▸ THE INPUT
━━━━━━━━

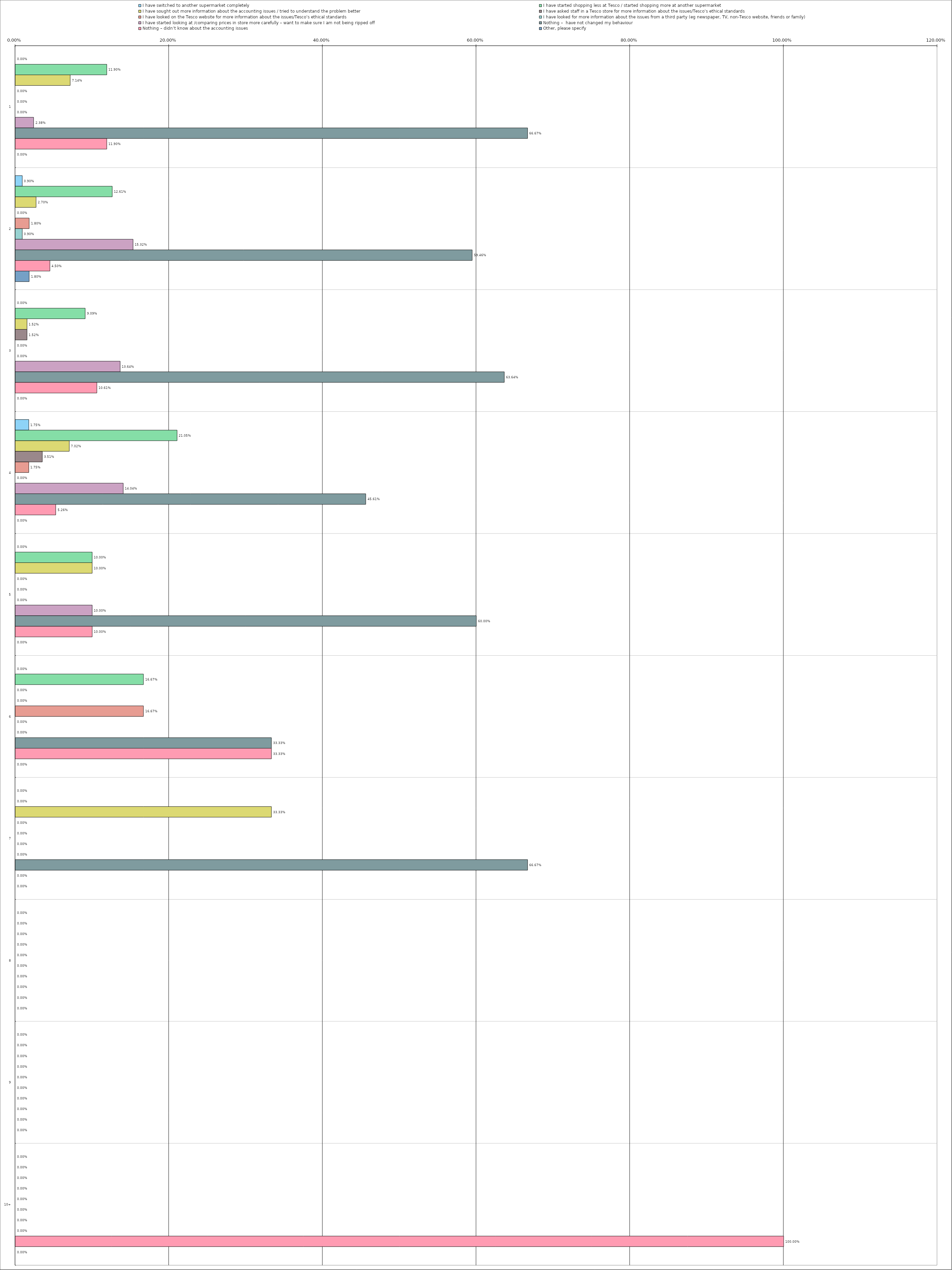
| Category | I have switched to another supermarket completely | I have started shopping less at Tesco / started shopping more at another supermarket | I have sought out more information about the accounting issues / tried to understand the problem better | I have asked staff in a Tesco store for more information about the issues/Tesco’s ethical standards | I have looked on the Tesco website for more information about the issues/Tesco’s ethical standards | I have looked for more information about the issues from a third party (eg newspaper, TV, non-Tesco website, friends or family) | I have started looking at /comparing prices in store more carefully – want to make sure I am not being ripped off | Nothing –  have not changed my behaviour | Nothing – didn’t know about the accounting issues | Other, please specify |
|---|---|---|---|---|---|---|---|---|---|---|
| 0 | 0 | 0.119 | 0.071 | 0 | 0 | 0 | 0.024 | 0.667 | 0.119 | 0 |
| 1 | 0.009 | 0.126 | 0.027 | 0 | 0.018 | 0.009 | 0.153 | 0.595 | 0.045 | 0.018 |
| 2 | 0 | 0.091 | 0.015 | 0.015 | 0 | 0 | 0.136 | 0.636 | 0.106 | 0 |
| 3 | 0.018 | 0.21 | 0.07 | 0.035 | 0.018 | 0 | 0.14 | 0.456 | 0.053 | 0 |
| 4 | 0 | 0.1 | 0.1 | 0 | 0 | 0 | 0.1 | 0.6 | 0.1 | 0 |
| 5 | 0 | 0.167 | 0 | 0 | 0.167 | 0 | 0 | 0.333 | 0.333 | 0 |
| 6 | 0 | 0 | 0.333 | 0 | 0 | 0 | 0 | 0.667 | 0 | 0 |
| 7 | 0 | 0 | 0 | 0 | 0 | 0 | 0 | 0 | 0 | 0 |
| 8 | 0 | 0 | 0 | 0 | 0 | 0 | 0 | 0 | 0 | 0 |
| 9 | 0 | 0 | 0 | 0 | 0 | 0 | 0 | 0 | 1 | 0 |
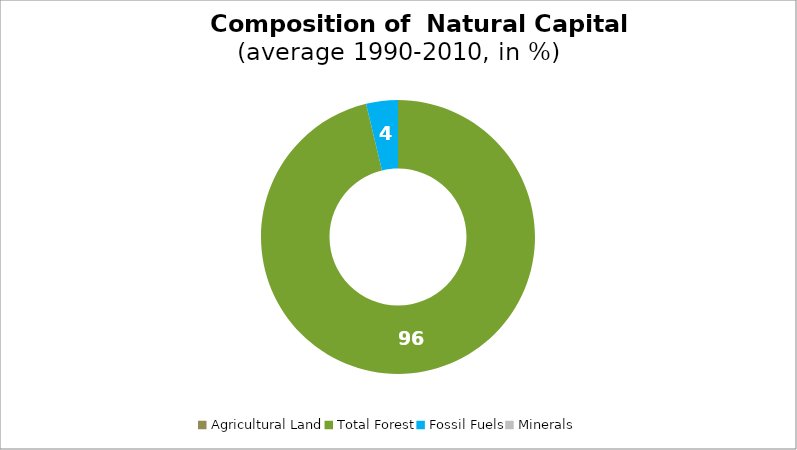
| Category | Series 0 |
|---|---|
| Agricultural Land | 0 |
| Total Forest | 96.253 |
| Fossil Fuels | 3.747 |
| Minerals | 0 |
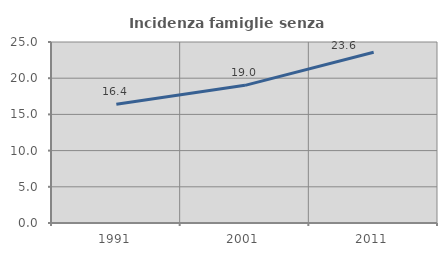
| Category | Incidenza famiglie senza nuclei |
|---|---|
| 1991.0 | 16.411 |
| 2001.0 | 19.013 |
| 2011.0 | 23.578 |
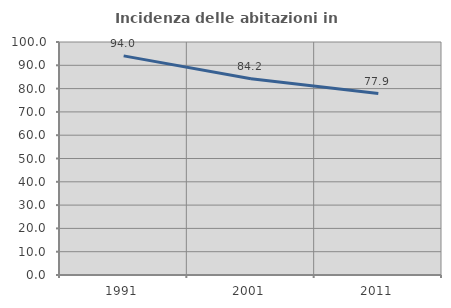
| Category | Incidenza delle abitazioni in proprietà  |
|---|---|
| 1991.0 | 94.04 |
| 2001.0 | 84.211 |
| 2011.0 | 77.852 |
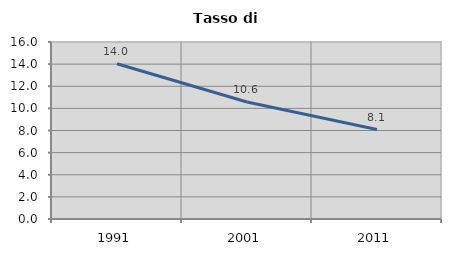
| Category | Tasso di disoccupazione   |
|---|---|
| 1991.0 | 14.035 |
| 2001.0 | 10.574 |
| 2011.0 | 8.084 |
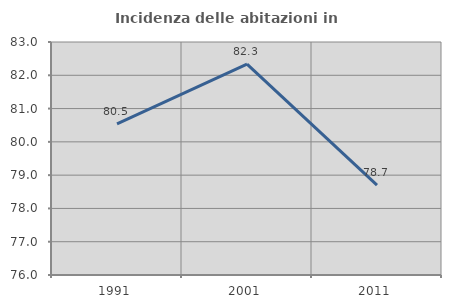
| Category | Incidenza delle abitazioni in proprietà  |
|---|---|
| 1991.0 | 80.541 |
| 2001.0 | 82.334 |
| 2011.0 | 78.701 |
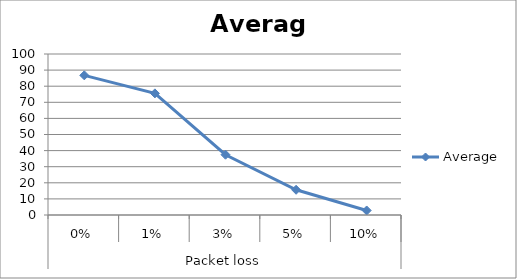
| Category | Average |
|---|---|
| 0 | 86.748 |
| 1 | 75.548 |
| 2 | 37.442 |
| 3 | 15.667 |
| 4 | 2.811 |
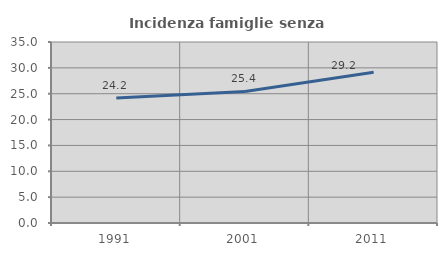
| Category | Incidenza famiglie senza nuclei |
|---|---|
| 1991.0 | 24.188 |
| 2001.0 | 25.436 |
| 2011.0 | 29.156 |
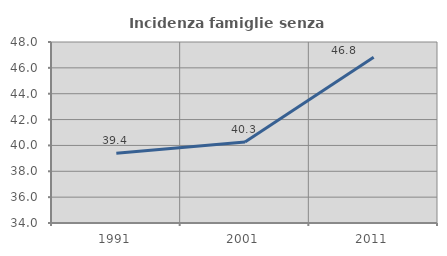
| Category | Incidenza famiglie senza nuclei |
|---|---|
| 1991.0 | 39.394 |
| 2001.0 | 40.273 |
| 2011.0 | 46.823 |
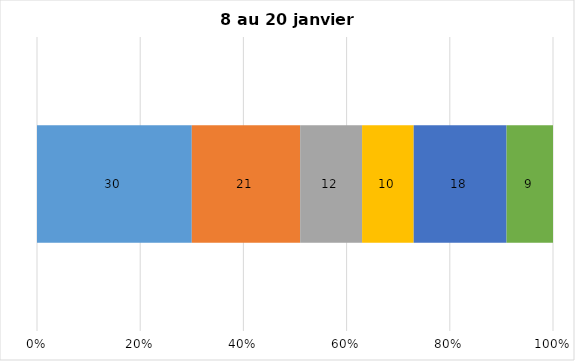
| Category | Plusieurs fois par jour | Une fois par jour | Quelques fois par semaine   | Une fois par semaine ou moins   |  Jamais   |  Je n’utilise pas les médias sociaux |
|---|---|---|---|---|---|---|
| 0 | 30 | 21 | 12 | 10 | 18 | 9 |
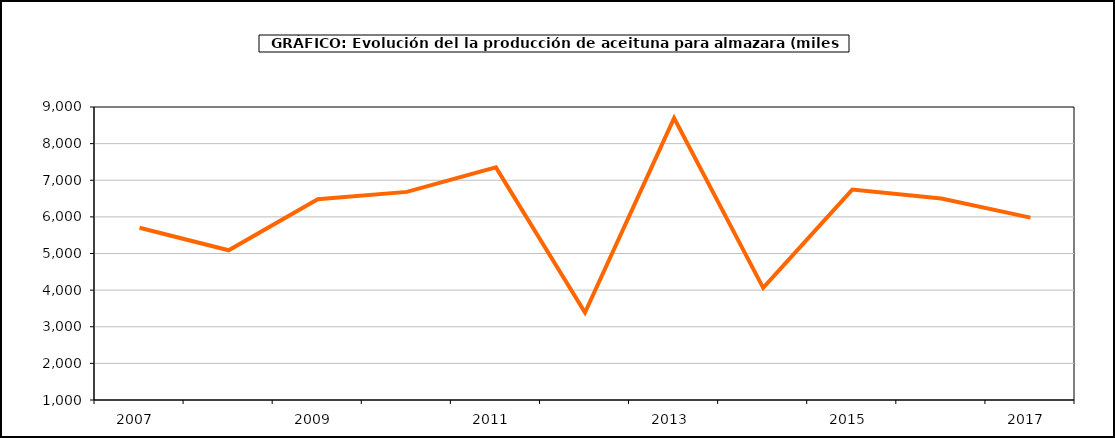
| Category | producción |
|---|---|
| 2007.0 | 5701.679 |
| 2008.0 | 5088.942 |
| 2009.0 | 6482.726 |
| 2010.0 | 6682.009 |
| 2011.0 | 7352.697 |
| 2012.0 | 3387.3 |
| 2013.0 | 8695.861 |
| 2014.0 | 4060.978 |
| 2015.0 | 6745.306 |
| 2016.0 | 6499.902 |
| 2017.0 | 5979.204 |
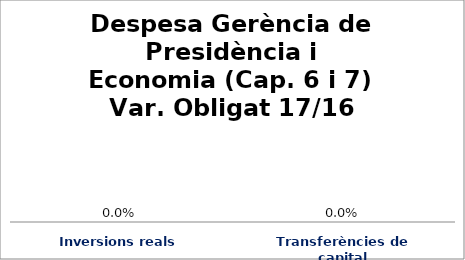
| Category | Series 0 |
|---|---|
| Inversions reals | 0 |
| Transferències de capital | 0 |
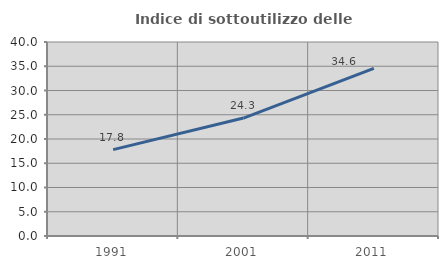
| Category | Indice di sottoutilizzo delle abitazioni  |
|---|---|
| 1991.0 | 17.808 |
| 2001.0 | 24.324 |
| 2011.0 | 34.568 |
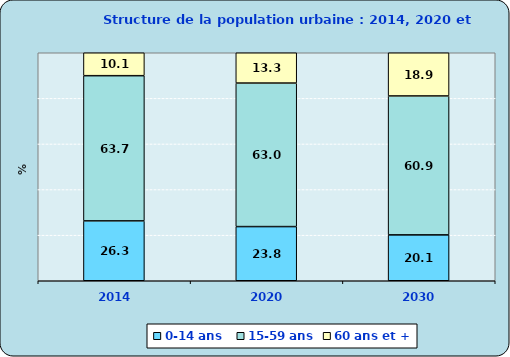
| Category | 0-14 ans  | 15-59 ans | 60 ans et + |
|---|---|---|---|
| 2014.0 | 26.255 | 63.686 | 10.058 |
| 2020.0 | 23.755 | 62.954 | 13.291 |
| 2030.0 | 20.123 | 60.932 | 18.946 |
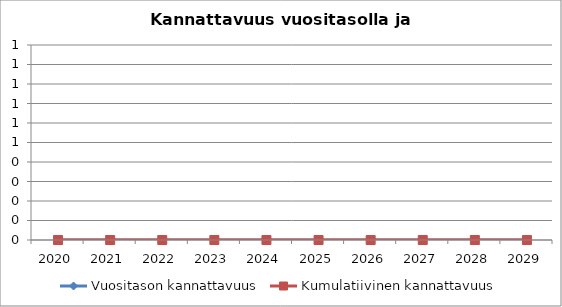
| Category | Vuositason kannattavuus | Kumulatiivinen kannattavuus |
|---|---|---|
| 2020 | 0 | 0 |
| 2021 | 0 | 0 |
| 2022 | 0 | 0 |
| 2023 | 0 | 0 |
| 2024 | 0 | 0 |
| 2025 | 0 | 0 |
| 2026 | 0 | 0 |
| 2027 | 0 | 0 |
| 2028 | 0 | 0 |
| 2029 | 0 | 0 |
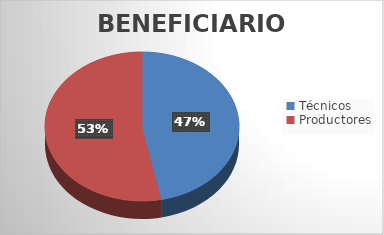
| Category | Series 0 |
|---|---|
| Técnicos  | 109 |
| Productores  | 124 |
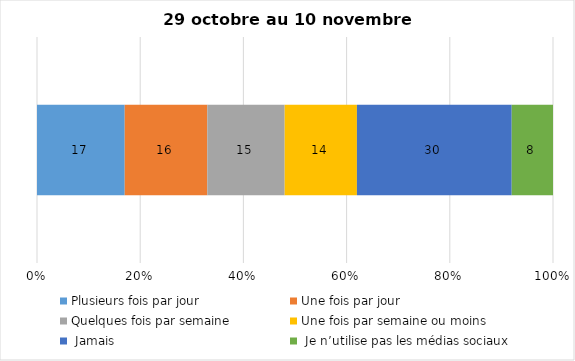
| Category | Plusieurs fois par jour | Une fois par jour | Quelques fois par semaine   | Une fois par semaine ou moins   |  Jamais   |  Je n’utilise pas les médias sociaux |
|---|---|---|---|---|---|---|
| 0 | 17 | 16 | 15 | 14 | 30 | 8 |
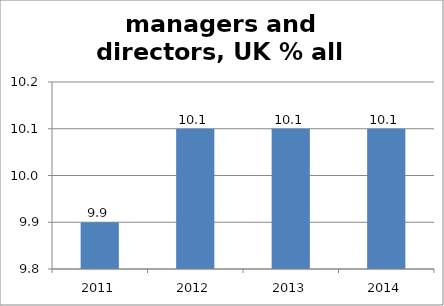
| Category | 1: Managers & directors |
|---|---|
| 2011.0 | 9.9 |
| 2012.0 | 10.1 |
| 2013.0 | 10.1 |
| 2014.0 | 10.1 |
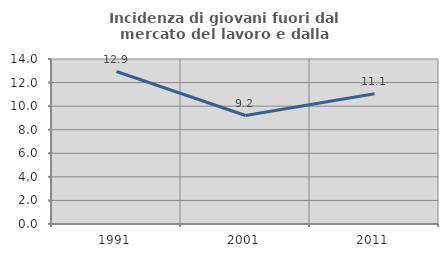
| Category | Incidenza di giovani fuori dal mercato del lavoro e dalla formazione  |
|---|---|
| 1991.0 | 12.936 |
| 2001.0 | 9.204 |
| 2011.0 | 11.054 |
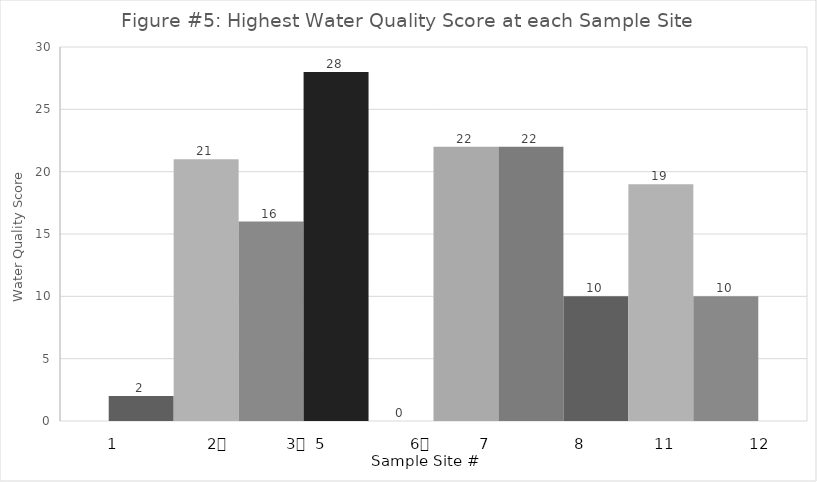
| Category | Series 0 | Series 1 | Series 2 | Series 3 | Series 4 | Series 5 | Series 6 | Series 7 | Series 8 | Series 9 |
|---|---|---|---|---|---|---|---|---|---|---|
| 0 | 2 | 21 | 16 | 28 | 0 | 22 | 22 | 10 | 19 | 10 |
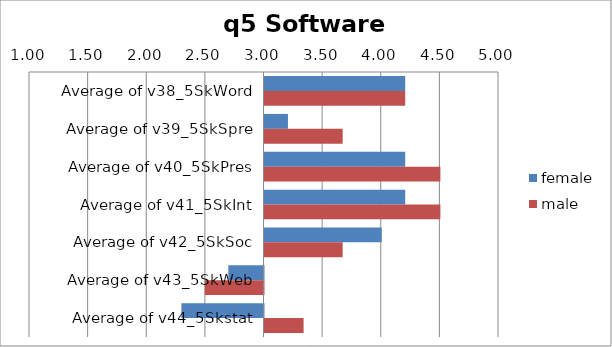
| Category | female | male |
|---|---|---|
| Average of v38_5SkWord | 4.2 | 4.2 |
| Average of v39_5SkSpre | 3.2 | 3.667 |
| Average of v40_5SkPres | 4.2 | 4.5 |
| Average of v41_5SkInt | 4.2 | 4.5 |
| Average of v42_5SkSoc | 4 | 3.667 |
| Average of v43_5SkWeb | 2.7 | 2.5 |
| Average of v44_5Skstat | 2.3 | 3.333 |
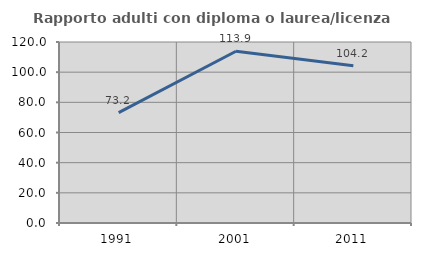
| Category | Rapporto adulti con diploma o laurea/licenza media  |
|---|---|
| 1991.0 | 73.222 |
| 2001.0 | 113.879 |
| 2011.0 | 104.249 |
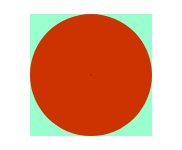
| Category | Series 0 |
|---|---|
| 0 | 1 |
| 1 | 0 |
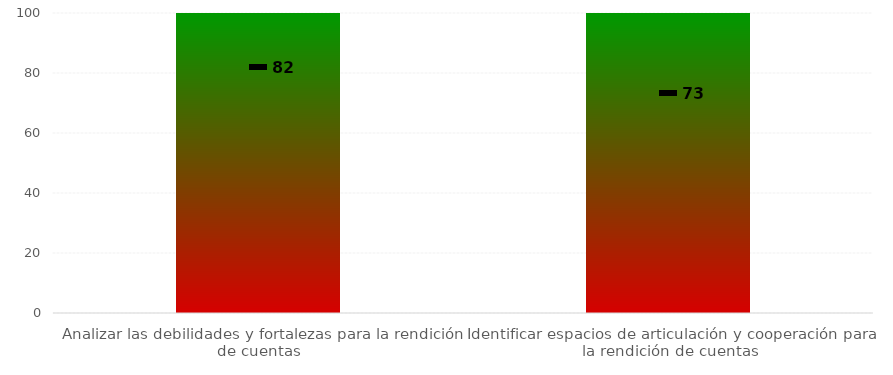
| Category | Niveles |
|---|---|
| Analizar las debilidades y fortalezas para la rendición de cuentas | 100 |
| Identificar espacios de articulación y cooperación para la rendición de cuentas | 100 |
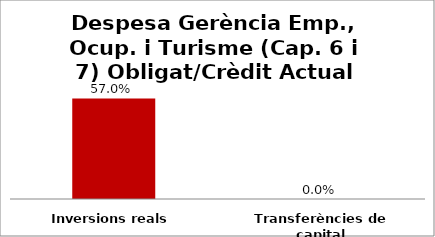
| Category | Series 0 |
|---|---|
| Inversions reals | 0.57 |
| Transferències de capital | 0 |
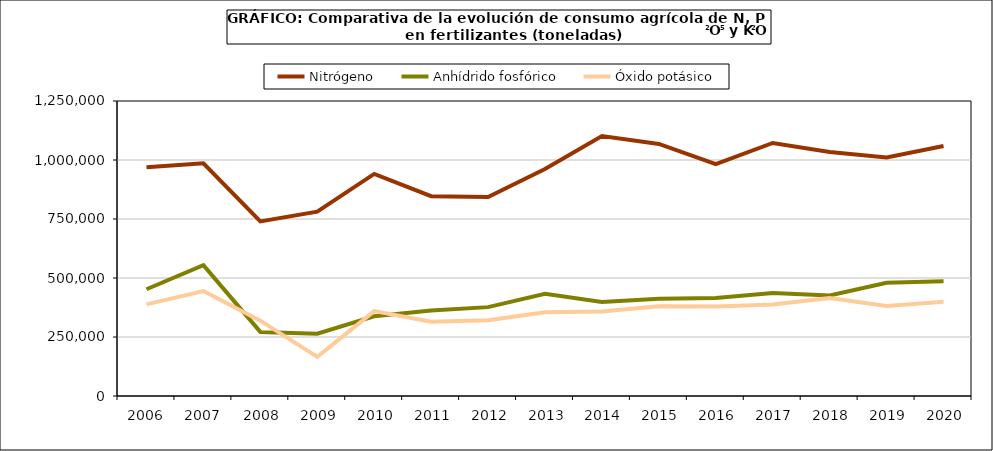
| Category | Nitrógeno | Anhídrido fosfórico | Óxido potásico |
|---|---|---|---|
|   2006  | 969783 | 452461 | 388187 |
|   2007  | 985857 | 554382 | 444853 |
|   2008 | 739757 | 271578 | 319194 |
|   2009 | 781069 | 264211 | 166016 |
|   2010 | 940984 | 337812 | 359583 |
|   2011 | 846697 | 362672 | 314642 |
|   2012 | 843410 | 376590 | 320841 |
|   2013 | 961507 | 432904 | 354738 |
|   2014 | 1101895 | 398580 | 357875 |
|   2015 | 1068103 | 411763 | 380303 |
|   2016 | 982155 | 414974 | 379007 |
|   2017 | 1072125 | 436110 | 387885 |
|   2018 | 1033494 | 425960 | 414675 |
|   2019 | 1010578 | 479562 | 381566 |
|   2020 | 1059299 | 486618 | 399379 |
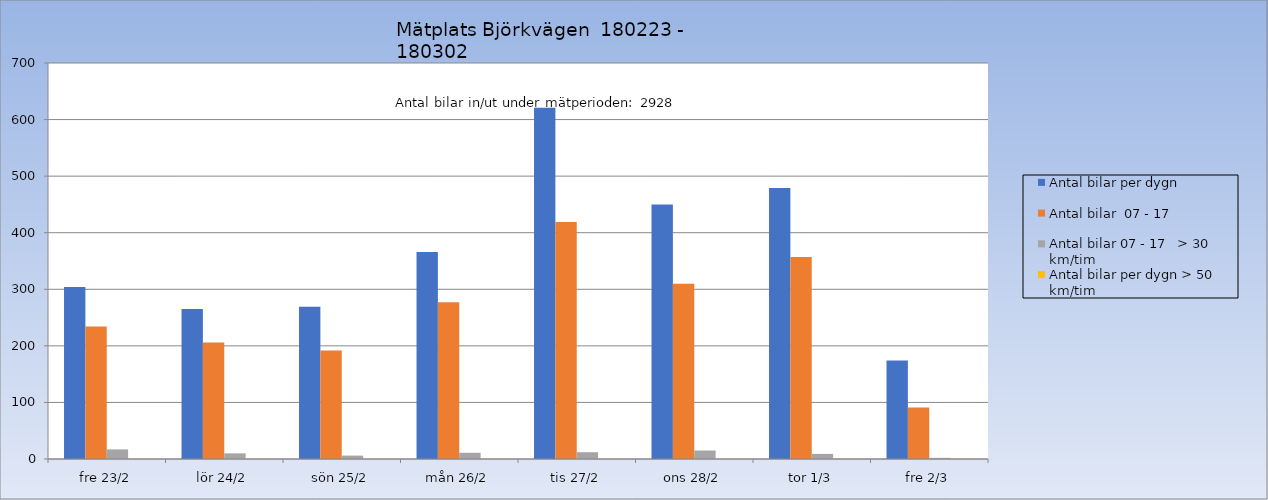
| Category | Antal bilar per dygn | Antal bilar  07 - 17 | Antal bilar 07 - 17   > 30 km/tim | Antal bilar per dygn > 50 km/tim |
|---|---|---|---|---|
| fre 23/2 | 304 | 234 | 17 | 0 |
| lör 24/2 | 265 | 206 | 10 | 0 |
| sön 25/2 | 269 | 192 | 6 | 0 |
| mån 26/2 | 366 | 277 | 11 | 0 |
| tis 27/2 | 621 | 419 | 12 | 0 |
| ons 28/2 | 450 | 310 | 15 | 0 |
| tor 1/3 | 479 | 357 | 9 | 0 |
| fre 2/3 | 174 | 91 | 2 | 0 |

━━━━━━━━

▸ WORK TO COMPLETE
Starting with the line that has "2011.0 | 78.701 |" and going on through the line that has "1991.0 | 39.394 |", transcribe the records above exactly, but skip the pictures.

▸ FINISHED EXERCISE
| 2011.0 | 78.701 |
| Category | Average |
|---|---|
| 0 | 86.748 |
| 1 | 75.548 |
| 2 | 37.442 |
| 3 | 15.667 |
| 4 | 2.811 |
| Category | Incidenza famiglie senza nuclei |
|---|---|
| 1991.0 | 24.188 |
| 2001.0 | 25.436 |
| 2011.0 | 29.156 |
| Category | Incidenza famiglie senza nuclei |
|---|---|
| 1991.0 | 39.394 |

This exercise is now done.